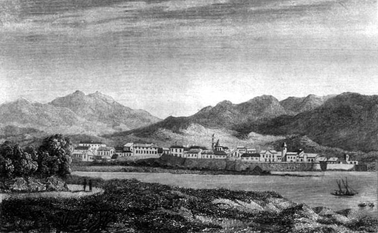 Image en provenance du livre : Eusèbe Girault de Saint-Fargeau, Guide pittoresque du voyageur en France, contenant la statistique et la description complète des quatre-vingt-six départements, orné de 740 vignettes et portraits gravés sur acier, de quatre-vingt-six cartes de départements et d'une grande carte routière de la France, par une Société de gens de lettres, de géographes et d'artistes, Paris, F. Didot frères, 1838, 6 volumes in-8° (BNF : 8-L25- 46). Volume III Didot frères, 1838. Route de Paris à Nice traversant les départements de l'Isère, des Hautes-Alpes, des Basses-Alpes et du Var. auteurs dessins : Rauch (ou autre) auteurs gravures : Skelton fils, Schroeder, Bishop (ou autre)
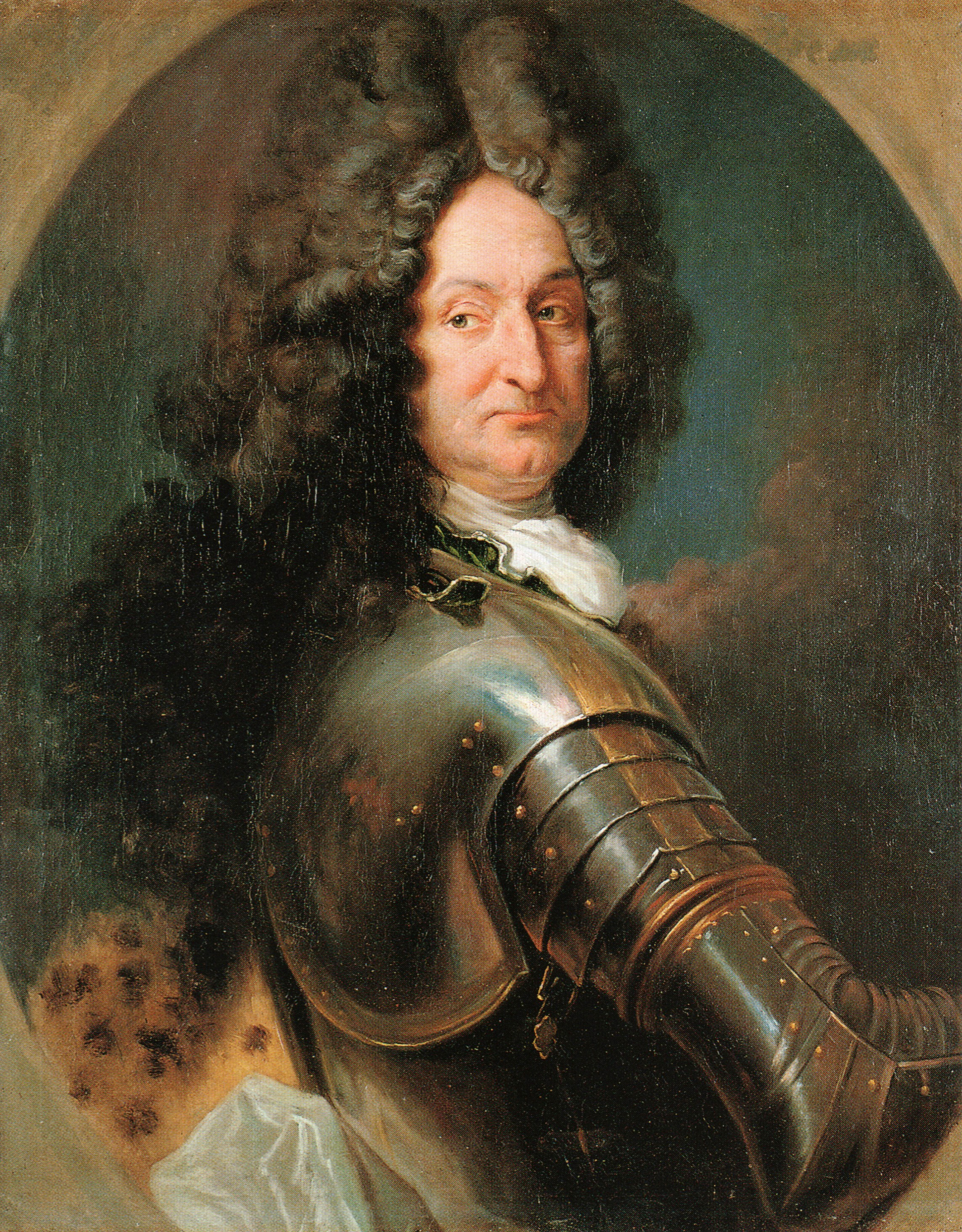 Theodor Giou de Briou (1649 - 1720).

---

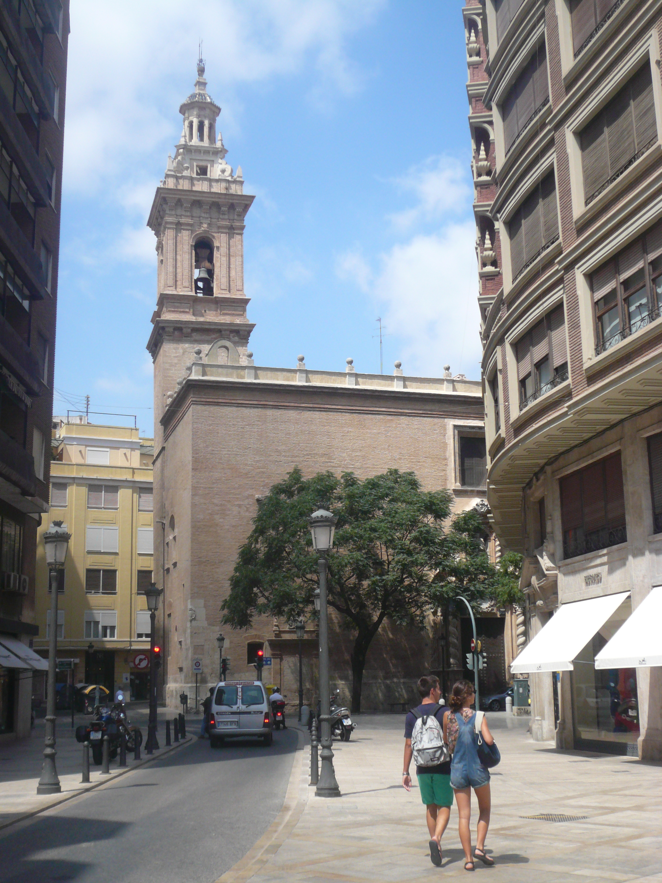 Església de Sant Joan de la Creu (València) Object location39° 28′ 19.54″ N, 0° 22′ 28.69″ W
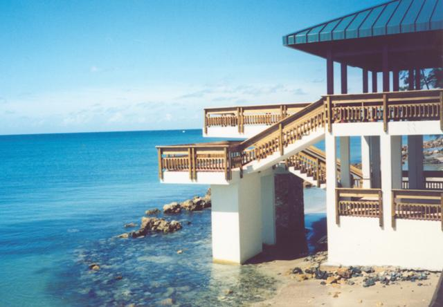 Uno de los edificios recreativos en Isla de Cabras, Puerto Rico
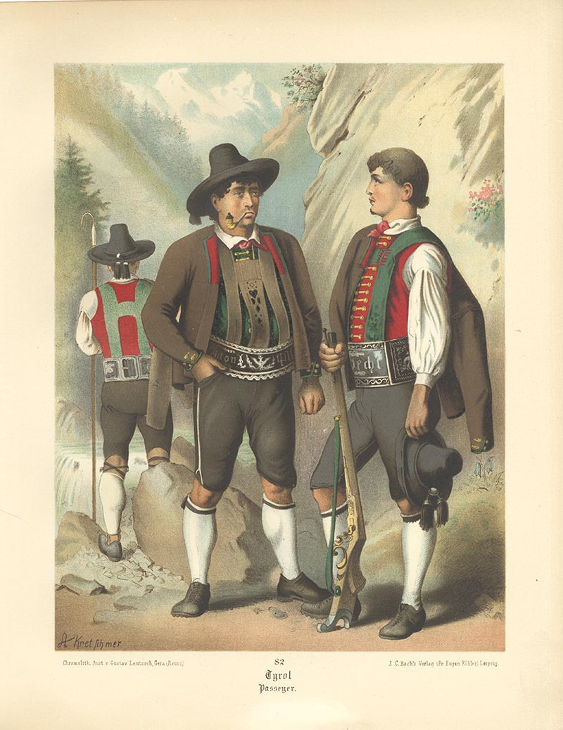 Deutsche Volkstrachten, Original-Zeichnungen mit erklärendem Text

...

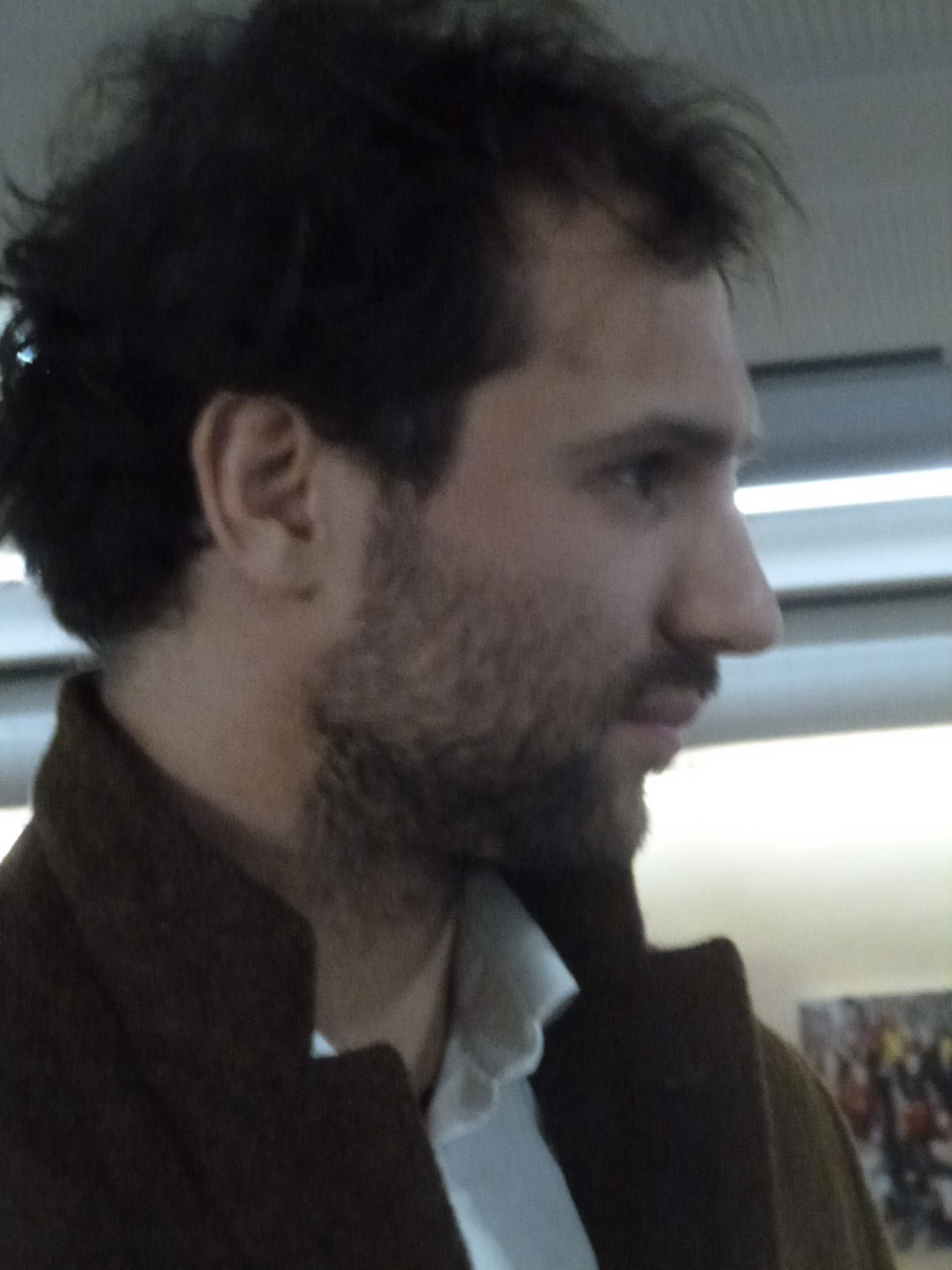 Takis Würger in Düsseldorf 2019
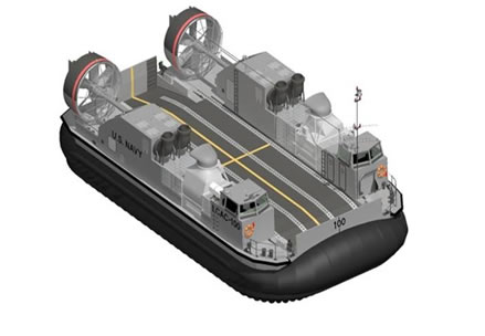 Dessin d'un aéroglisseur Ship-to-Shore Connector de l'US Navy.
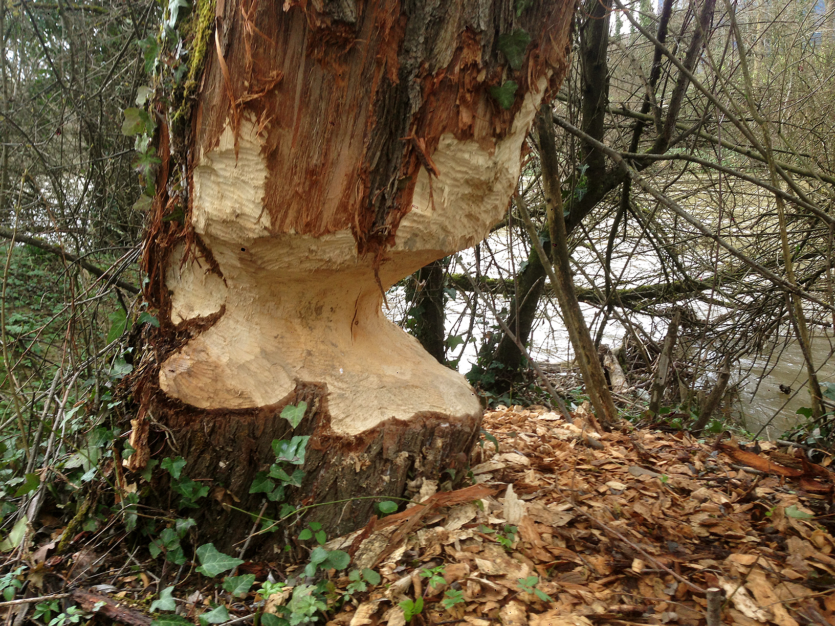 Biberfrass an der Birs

> Exercise directions
Give exactly the lines above that run from the line with "Takis Würger in Düsseldorf 2019" to the line with "Biberfrass an der Birs", both included, leaving every picture out.

> Your solution
 Takis Würger in Düsseldorf 2019
 Dessin d'un aéroglisseur Ship-to-Shore Connector de l'US Navy.
 Biberfrass an der Birs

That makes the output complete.